Skip to Main Content

Above: R.B. Kitaj. Eclipse of God (After the Uccello Panel Called Breaking Down the Jew's Door), 1997-2000. Oil and charcoal on canvas, 35 15/16 in. x 47 15/16 in. Purchase: Oscar and Regina Gruss Memorial and S. H. and Helen R. Scheuer Family Foundation Funds, 2000-71. Photo by Richard Goodbody, Inc. Photo Credit: The Jewish Museum, New York / Art Resource, NY. © 2020 R.B. Kitaj Estate

Simon of Trent: A Story of an Image

Magda Teter

PDF

The image of Simon of Trent from Hartmann Schedel’s splendid Weltchronik, or Nuremberg Chronicle, published in Nuremberg in 1493 (254verso), has become one of the most iconic images of ritual murder, embraced as such by both antisemites and scholars.

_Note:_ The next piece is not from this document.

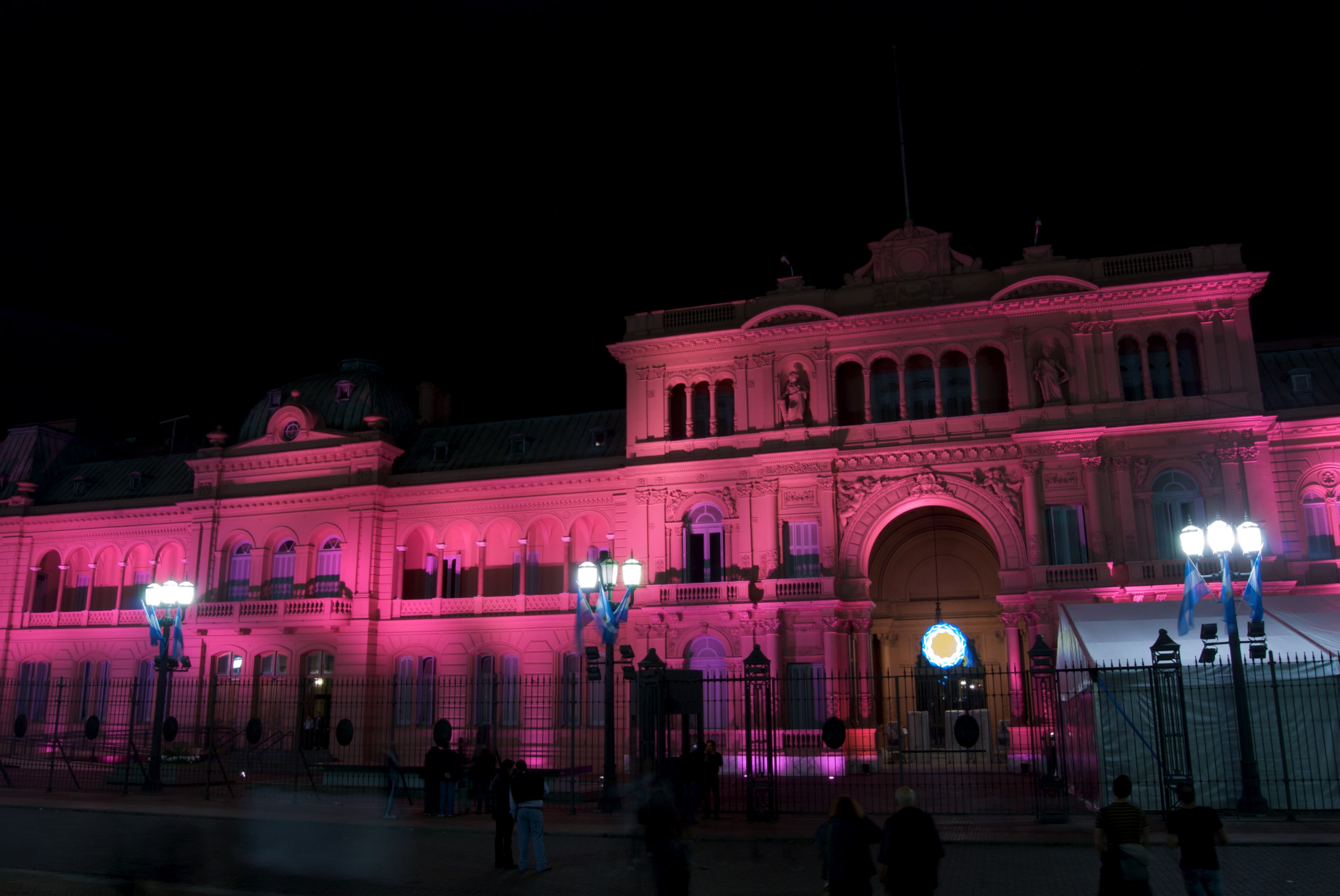 Casa Rosada durante el bicentenario argentino.

Although neo-Nazis operate in a separate epistemological community, reading and reinforcing their own “authoritative sources” through translations of Nazi publications, including the notorious newspaper Der Stürmer, troublingly, our own work as scholars might be coopted for hateful uses as well. By treating this image as the iconic image of ritual murder, we as scholars may be, unwittingly, affirming its importance in distressing agreement with the (neo-) Nazis. As Sara Lipton has noted, “Texts outlive people who write them, memory of their initial purpose fades, and words take on a new meaning and power”; the same applies to images.i

simon1

Simon of Trent in Hartmann Schedel, Weltchronik, or Nuremberg Chronicle (Nuremberg, 1493), 254v

Schedel’s 1493 chronicle was indeed unprecedented, with hundreds of woodcuts of kings, popes, and cityscapes. It included several vivid images of Jews—some of the earliest iconographic representations of Jews in print—with the now iconic image of Simon of Trent as one of the most intricate. The book was magnificent, and very expensive. It thus was not reissued beyond the original 1493 printings in Latin and German.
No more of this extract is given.